In other works here, Kac explores zones where technology, image, and language intersect and invite attention, via media like the telephone and television, in a looping hypertext poem controlled by the viewer, in an animated self-portrait GIF or a series of spiraling epistolary fragments whose twirling involutions mimic the shifting subjectivities represented by the text. And in a trio of the artist’s Lagoogleglyphs, the most recent of the works on view, Kac conflates one of the oldest human impulses—mark-making in the landscape—with one of the new aspects of our thoroughly mediated twenty-first-century existence, the diffusion of data by those universal, ever-transmitting satellites predicted by Nora and Minc. (All works in the show created by Kac in the twenty-first century are presented as NFTs.)

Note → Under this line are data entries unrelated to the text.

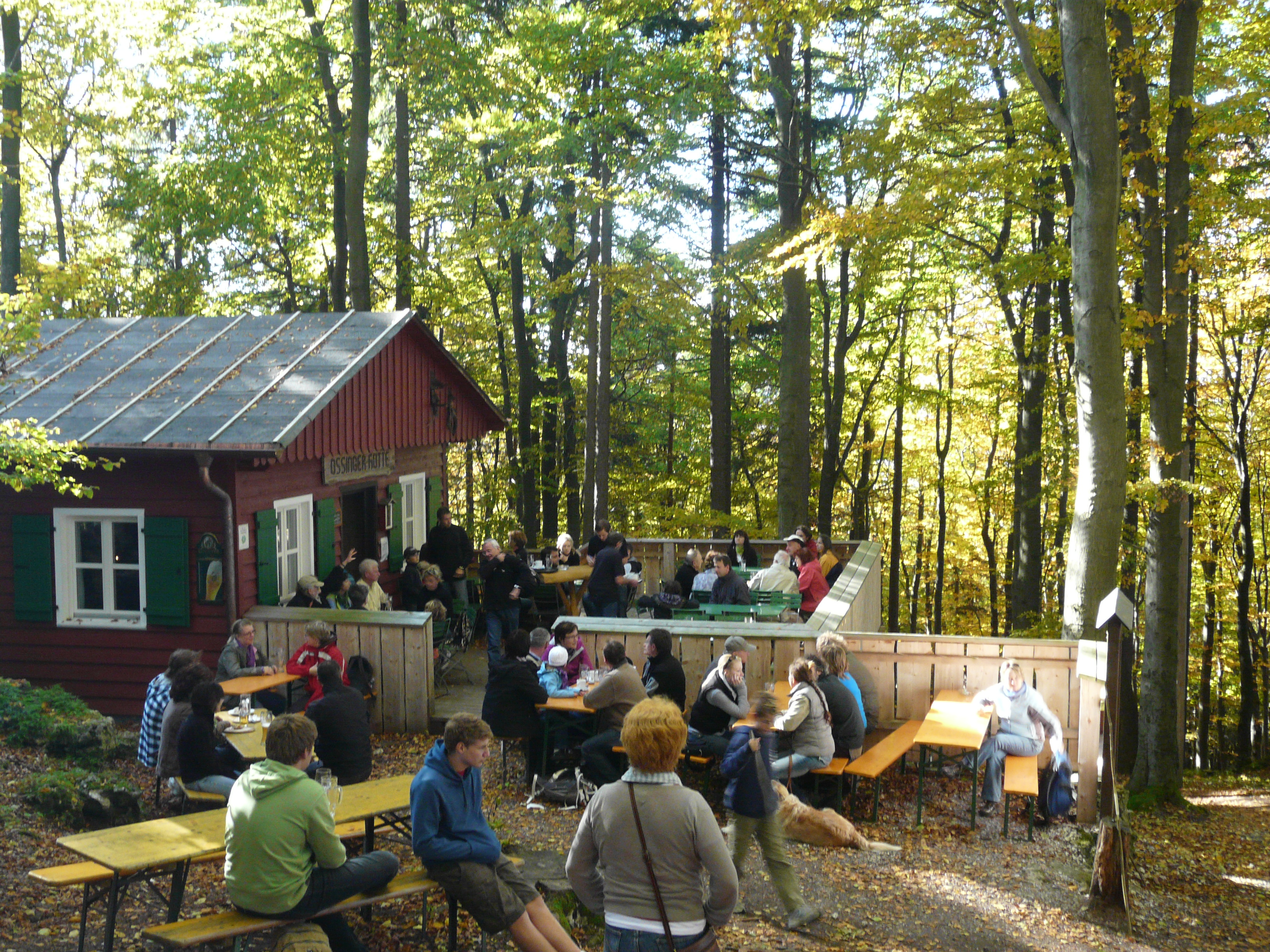 Die Ossinger-Hütte
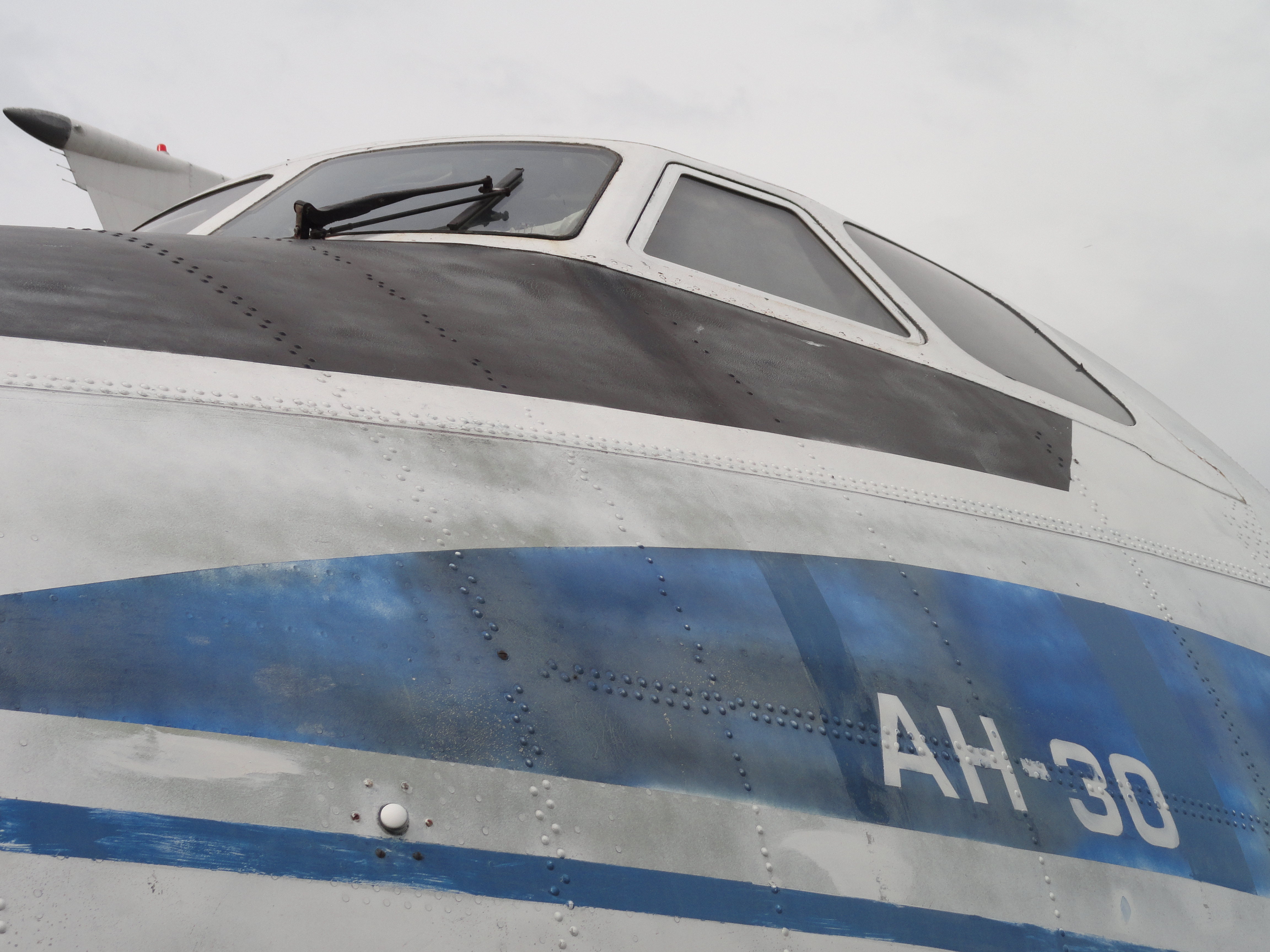 Стеклоочиститель на лобовом стекле кабины самолёта Ан-30. Фото сделано в Государственном Авиационном музее авиации в Киеве.
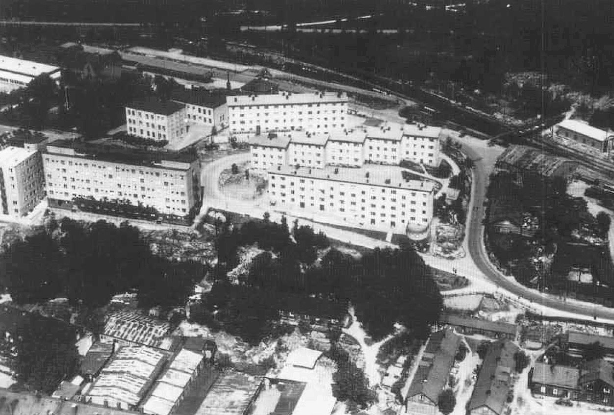 Stickelbärsvägen och området Körsbärshagen (längst i bakgrunden syns längan Stickelbärsvägen 5-9)
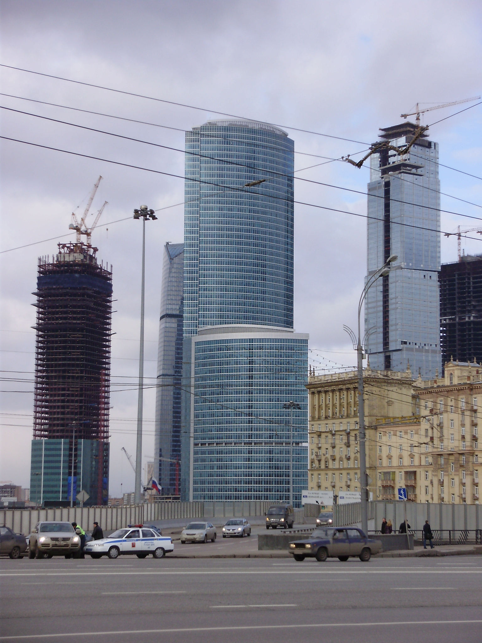 Вид на деловой центр Москва-сити с Кутузовского проспекта
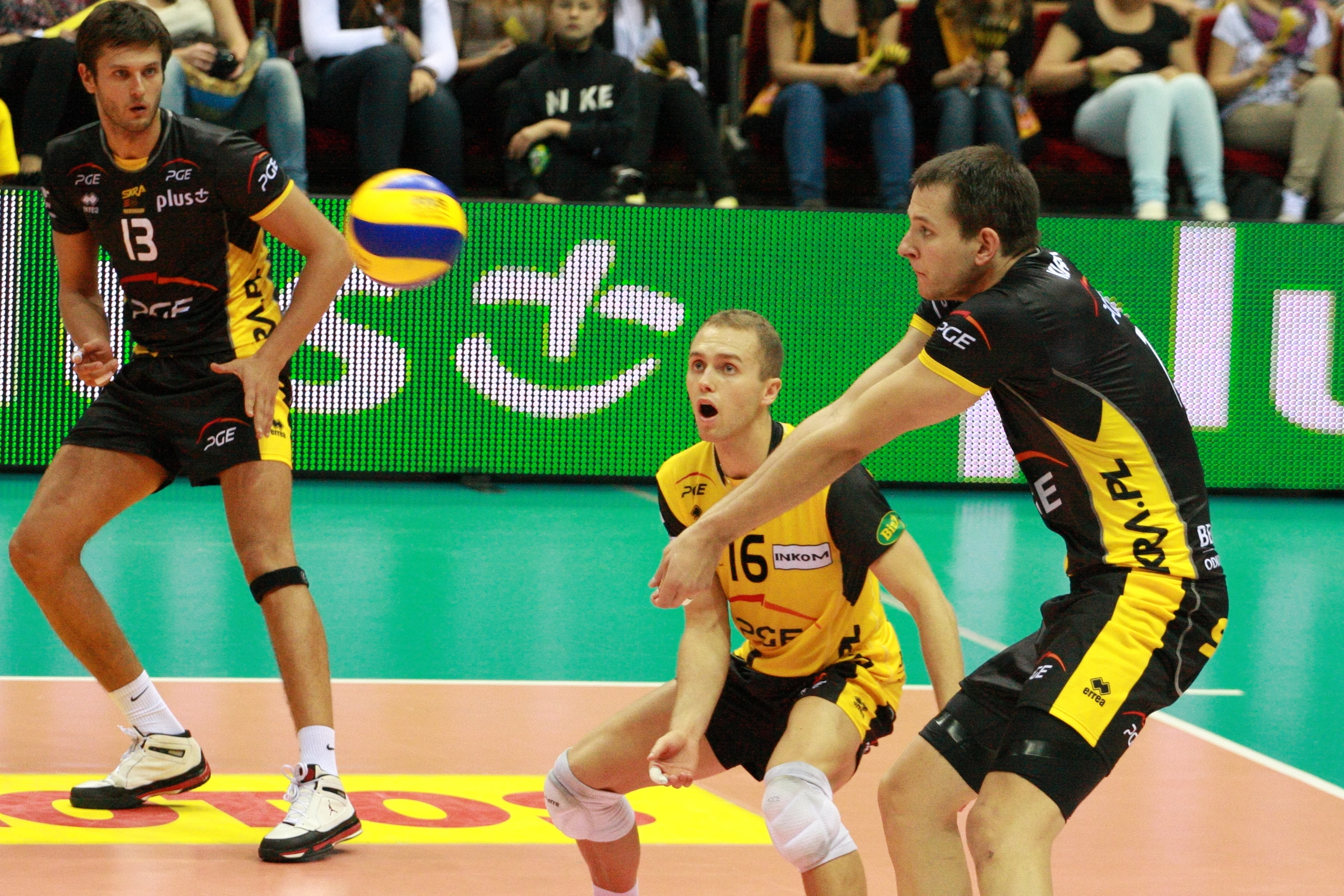 Lotos Gdańsk vs Skra Bełchatów

Part of an ongoing series of “space artworks” designed to be encountered both in person, literally on the ground, and via the scenes captured and relayed by the now ubiquitous online and app-based imaging services operated by Google, these inscriptions all take the form of a rabbit’s head, an homage to Alba, the bunny that Kac created in 2000 by introducing into its genome a synthetic form of the GFP (green fluorescent protein) found in Aequorea victoria, a bioluminescent species of jellyfish. Arguably Kac’s best known work—and certainly his most widely discussed and controversial—GFP Bunny was described by the artist as a project not concerned with the “creation of genetic objects” but rather “the invention of transgenic social subjects.” “Alba is a participant in the ‘GFP Bunny’ transgenic artwork,” wrote Kac. “So is anyone who comes in contact with her, and anyone who gives any consideration to the project. A complex set of relationships between family life, social difference, scientific procedure, interspecies communication, public discussion, ethics, media interpretation, and art context is at work.” His contextualization of the work not as an objet d’art concerned with “a traditional aesthetics that privileges formal concerns, material stability, and hermeneutical isolation” but as a “complex social event” that places into productive tension the scientific and the artistic, provides a guide for reading these computer-based works as well—not simply as a series of interactions between code and circuitry, between data and devices, but rather as gestures that melt and spread beyond their immediately present materiality to engage questions about the way we think, communicate, and make in our irreversibly technologized world.